Results: Results revealed that cancer cells exhibit a variety of distinctive traits. These are caused by cellular signal transduction dysregulation brought on by the genetic and epigenetic modifications that fuel cancer. This has an impact on not only the cancer cells themselves but also a larger signaling network that includes blood vessels, the immune system, the ECM, and other cells. In fact, systemic effects are ultimate what cause cancer patients to die because metastatic cancer is a disease that disrupts signaling throughout the affected person. Cancer therapies have been significantly impacted by pharmacological and antibody-based inhibitors that target signaling proteins downstream from these or proteins altered in malignancies. For instance, nonreceptor tyrosine kinase (NTK) Abl and receptor tyrosine kinase (RTK) ErbB2 inhibitors significantly lower patient mortality in chronic myelogenous leukemia and breast cancer, respectively. However, the incidence of recurrence is high due to the emergence of drug resistance. Other inhibitors, such as those that target B-Raf, EGFR, and the kinase ALK, generate substantial decreases in tumor volume and lengthen survival in patients with melanoma and non-small-cell lung carcinomas.

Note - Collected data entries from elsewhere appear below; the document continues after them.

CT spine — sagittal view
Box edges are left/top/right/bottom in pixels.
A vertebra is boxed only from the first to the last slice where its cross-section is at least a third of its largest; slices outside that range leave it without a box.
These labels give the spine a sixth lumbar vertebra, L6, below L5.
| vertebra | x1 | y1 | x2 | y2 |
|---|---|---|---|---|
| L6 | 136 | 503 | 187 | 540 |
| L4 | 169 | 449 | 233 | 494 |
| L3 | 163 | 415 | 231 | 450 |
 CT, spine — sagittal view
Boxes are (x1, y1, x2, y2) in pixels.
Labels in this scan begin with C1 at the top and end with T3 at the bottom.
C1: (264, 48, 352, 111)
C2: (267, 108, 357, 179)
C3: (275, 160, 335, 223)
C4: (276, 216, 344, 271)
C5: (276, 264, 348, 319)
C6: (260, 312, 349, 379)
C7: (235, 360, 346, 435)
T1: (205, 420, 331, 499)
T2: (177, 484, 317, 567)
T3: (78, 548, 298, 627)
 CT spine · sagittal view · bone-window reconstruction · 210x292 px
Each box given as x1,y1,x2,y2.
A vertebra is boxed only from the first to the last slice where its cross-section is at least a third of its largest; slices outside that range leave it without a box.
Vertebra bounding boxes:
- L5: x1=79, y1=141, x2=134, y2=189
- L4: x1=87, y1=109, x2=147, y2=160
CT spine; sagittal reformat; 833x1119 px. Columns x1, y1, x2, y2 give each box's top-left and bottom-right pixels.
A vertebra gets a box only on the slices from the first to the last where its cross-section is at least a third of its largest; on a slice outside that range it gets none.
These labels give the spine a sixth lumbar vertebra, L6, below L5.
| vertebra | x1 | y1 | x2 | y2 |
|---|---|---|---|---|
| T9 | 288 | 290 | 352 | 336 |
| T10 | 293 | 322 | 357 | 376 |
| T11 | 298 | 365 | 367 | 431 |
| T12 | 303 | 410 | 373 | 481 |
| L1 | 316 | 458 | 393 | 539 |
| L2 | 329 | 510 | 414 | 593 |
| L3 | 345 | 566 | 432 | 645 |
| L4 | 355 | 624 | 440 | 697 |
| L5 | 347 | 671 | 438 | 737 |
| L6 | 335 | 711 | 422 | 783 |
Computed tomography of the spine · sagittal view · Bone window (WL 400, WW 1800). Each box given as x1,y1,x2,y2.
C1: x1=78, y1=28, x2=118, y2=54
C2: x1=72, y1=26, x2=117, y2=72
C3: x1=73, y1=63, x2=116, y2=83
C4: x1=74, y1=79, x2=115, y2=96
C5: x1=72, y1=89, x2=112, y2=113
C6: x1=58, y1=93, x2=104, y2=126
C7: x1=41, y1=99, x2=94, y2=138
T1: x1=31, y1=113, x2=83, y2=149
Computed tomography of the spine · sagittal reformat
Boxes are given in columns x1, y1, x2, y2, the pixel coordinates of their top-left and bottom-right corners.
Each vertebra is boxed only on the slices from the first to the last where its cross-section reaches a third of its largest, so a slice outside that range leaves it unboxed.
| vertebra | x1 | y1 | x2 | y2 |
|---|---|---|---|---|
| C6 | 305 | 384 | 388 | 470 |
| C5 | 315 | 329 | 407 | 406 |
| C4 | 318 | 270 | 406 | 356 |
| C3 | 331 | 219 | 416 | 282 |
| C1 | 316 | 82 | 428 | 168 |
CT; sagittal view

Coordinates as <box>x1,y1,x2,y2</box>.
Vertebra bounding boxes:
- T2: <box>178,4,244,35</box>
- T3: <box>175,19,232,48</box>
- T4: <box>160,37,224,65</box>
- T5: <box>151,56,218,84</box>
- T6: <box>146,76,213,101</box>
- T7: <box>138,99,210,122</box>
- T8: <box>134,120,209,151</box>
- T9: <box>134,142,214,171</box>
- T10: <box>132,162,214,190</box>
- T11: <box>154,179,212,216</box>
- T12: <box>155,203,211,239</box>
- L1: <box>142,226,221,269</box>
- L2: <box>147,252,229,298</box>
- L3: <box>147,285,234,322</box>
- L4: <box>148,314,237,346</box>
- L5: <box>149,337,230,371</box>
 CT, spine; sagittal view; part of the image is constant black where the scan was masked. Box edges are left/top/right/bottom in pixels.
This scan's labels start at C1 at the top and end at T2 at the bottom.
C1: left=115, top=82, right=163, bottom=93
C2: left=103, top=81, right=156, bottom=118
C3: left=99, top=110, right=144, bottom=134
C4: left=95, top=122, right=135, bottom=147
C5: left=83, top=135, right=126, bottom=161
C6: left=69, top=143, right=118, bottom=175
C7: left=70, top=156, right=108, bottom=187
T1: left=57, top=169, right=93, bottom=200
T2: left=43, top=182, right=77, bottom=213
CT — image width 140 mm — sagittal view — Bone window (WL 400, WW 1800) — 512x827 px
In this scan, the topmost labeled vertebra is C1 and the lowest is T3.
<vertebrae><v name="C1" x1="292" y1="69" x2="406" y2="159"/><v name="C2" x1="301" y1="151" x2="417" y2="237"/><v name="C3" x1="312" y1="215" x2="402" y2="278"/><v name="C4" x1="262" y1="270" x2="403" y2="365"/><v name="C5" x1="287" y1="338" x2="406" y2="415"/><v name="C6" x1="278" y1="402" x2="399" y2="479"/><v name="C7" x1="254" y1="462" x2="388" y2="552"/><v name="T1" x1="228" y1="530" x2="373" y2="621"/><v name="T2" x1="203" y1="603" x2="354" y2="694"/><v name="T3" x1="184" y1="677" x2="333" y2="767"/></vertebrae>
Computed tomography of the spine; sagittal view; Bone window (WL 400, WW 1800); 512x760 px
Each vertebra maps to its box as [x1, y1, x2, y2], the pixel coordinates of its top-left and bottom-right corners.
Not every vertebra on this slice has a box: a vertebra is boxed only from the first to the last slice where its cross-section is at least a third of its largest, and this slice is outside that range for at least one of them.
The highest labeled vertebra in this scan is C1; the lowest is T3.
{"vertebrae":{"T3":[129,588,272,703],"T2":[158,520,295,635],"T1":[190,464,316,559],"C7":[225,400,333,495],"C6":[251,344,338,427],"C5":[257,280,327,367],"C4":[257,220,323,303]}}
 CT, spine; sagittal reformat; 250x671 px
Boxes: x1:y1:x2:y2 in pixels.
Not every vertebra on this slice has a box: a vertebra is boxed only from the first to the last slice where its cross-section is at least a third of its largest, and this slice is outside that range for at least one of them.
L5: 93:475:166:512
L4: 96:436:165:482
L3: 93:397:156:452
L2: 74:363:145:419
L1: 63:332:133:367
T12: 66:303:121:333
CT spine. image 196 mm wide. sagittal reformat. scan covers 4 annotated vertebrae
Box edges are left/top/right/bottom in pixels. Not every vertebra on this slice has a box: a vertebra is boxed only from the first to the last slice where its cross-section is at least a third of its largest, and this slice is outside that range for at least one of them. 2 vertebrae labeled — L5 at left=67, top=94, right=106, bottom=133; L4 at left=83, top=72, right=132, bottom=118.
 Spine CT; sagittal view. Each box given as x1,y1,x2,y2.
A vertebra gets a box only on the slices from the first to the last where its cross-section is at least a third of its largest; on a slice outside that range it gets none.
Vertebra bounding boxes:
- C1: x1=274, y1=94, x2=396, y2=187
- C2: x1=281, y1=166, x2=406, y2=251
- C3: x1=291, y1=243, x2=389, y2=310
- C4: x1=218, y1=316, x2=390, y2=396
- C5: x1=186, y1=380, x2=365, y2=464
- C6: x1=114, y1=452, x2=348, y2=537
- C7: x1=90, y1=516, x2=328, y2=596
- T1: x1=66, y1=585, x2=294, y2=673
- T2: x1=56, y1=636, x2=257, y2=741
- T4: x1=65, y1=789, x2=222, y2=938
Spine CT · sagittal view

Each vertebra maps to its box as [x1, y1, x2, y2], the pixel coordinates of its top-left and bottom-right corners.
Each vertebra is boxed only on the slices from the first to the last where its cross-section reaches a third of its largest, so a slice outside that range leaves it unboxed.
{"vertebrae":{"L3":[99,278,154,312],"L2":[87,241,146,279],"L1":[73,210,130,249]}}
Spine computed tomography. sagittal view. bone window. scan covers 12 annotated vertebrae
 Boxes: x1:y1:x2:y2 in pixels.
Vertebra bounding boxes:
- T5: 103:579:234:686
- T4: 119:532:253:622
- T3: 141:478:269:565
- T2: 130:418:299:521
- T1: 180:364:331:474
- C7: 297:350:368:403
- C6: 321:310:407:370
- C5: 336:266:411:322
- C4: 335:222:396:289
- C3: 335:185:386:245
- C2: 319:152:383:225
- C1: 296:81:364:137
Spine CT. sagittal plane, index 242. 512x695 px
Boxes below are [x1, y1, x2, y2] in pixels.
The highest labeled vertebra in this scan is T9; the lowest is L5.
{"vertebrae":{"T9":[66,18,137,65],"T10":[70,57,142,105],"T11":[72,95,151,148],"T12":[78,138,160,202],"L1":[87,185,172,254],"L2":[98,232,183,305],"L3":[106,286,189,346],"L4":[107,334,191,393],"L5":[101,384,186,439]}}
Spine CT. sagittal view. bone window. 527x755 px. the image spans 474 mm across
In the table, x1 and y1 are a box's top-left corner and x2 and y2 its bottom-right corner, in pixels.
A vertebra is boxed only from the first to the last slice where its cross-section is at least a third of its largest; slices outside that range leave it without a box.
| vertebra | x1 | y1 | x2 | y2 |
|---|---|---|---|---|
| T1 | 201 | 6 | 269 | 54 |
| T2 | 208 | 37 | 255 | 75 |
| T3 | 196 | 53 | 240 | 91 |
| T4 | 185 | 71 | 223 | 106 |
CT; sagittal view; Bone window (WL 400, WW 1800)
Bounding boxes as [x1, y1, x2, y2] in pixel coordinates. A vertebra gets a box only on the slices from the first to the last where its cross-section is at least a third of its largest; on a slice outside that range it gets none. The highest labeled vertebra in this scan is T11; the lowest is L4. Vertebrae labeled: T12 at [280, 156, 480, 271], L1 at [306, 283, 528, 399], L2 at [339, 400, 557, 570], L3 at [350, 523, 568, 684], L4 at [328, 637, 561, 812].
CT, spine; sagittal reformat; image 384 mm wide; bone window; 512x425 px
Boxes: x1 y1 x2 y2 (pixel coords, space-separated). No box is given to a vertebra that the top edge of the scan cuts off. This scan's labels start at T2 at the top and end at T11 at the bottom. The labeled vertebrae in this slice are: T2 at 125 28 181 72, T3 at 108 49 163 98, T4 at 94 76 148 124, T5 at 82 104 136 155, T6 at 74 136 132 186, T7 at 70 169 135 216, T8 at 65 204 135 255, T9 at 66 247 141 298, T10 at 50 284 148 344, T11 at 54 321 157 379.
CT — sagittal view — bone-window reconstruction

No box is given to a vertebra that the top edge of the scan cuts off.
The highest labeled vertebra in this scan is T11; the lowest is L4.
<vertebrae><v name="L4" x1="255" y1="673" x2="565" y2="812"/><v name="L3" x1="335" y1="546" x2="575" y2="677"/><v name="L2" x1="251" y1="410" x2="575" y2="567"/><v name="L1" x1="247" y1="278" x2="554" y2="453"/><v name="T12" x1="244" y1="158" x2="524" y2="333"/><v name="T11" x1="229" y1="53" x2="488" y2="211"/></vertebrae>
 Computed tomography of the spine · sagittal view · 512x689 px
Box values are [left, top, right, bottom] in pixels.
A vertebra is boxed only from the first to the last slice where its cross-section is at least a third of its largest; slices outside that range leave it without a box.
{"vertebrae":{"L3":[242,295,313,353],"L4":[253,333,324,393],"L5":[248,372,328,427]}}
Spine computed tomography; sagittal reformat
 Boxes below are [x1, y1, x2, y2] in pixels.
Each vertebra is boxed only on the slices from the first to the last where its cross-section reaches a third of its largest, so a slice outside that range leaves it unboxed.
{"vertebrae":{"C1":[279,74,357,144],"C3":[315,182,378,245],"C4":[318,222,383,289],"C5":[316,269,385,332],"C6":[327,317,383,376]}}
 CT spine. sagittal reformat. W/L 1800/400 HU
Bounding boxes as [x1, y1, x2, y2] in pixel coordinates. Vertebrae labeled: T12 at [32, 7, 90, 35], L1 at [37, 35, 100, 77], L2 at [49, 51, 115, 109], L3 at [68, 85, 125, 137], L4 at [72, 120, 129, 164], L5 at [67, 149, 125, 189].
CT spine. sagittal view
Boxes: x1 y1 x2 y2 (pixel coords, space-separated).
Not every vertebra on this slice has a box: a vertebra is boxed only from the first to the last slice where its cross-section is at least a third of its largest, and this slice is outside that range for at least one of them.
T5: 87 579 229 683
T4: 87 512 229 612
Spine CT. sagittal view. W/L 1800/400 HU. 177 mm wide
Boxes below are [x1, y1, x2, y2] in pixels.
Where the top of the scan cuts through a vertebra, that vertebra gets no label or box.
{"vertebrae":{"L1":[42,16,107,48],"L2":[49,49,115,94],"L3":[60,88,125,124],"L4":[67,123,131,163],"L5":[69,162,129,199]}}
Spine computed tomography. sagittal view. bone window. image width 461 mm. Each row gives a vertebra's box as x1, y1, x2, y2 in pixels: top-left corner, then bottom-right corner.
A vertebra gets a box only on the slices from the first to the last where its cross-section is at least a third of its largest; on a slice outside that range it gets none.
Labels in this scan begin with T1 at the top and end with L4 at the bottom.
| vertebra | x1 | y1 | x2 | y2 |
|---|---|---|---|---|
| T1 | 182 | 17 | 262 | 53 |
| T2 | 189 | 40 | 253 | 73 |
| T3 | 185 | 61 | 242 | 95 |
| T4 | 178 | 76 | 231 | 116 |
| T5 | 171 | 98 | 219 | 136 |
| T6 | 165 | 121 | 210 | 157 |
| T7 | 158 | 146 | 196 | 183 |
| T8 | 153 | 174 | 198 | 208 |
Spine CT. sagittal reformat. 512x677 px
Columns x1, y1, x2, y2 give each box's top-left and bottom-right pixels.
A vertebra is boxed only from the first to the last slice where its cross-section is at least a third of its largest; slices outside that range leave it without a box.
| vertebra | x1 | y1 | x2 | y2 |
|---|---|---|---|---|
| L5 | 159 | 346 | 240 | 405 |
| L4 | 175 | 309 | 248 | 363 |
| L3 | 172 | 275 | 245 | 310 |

Conclusion: Due to the redundant pathways that regulate cell proliferation and survival, crosstalk between pathways, and feedback inhibitory mechanisms that result in pathway reactivation, the complexity of the cancer signaling network poses a significant obstacle to efforts to produce such anticancer treatments. There is the reason for optimism that methods based on targeting them will be effective because pathways like Ras-ERK and Akt-PI3K signaling regulate a wide range of characteristics of cancer cells, and because parts of these pathways, or upstream receptors, are frequently mutated in a number of cancers. However, there are a number of considerations that limit the effectiveness of medicines that target these pathways. For instance, adaptive responses to driver mutation inhibition involve rewiring of signaling pathways, and this is frequently the result of either the loss of feedback inhibition or the stimulation of stress pathways. Furthermore, despite the targeted pathways' blockage, elements from the tumor microenvironment may promote other pathways that keep cells viable. As an alternative, drug-resistant variants of the targeted protein or mutations in other pathways that get around the dependence on the targeted pathway may be selected for in some rare tumor cells, and epigenetic or stochastic changes in the state of tumor cells can also activate intrinsic resistance pathways.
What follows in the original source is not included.